Python 3.* does not overload strings in this way.:
Python 2.7
>>> #Encoding example. As a generalization, "Encoding" produce bytes.
>>> #In Python 2.7, strings are overloaded to serve as bytes
>>> type(u'\u2019'.encode('utf-8'))
<type 'str'>
Python 3.*
>>> #In Python 3.*, bytes and strings are distinct
>>> type('\u2019'.encode('utf-8'))
<class 'bytes'>
Another important (related) difference between Python 2 and 3, is their default encoding:
>>>import sys
>>>sys.getdefaultencoding()
Python 2
'ascii'
Python 3
'utf-8'
And while Python 2 says 'ascii', I think it means a specific type of ASCII;
- It does '''not''' mean ISO-8859-1, which supports range(256), which is what Jon uses to decode (discussed below)
- It means ASCII, the plainest variety, which are only range(128)
And while Python 3 no longer overloads string as both bytes, and strings, the interpreter still makes it easy to ignore what's happening and move between types. i.e.
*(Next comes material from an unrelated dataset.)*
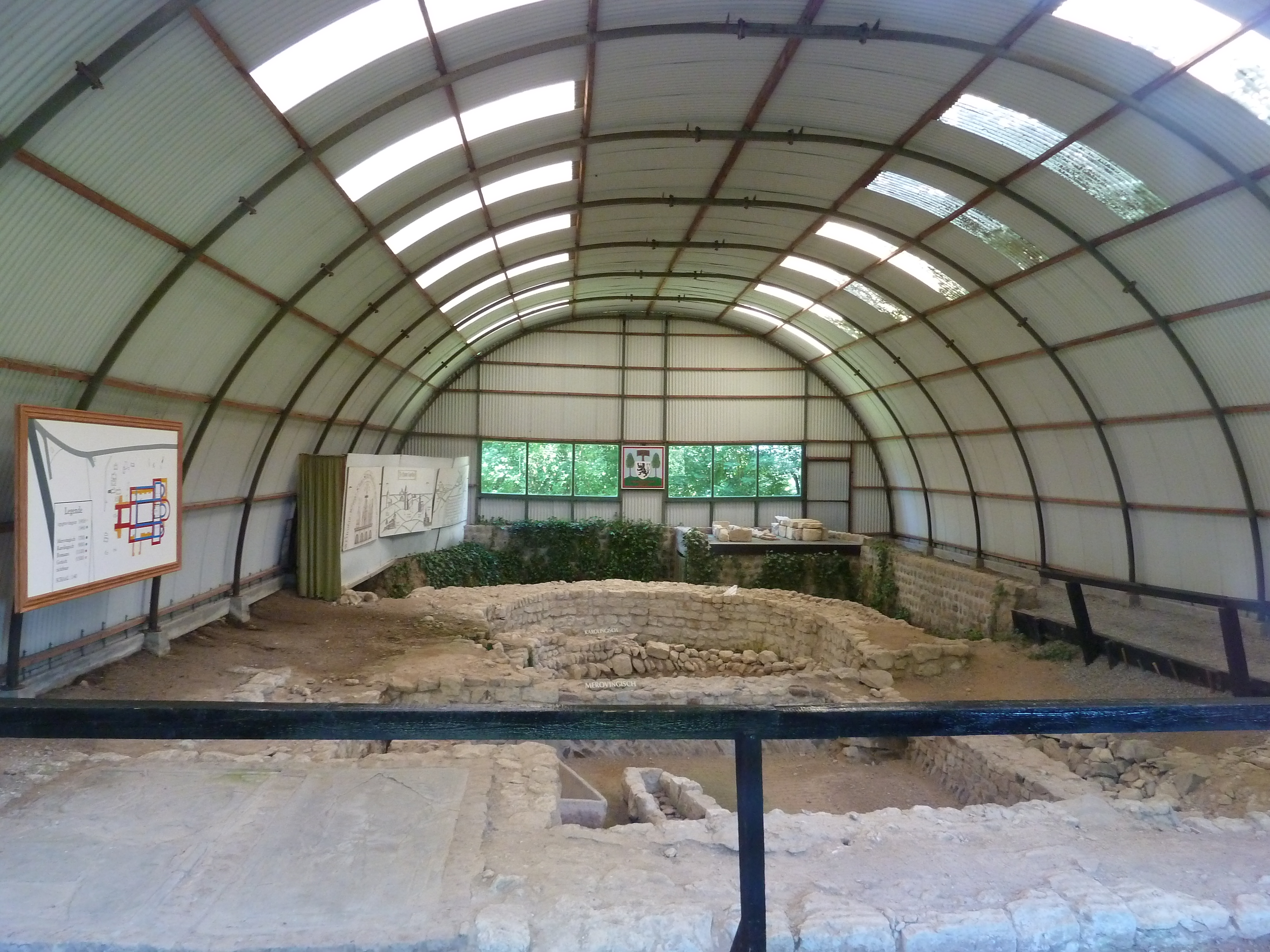 Blootgelegde fundamenten van de kerk te Sinte-Gitter, Landen, België

- just put a 'u' before a string in Python 2.* and it's a Unicode literal
- just put a 'b' before a string in Python 3.* and it's a Bytes literal
Encoding and C
Jon points out that C# uses UTF-16, to correct my "UTF-8 Encoded String" comment, above;
Every string is effectively UTF-16. My understanding of is: if C# has a string object "s", the computer memory actually has bytes corresponding to that character in the UTF-16 map. That is, (including byte-order-mark??) feff0073.
He also uses ISO-8859-1 in the hack method I requested. I'm not sure why. My head is hurting at the moment, so I'll return when I have some perspective.
I'll return to this post. I hope I'm explaining properly. I'll make it a Wiki?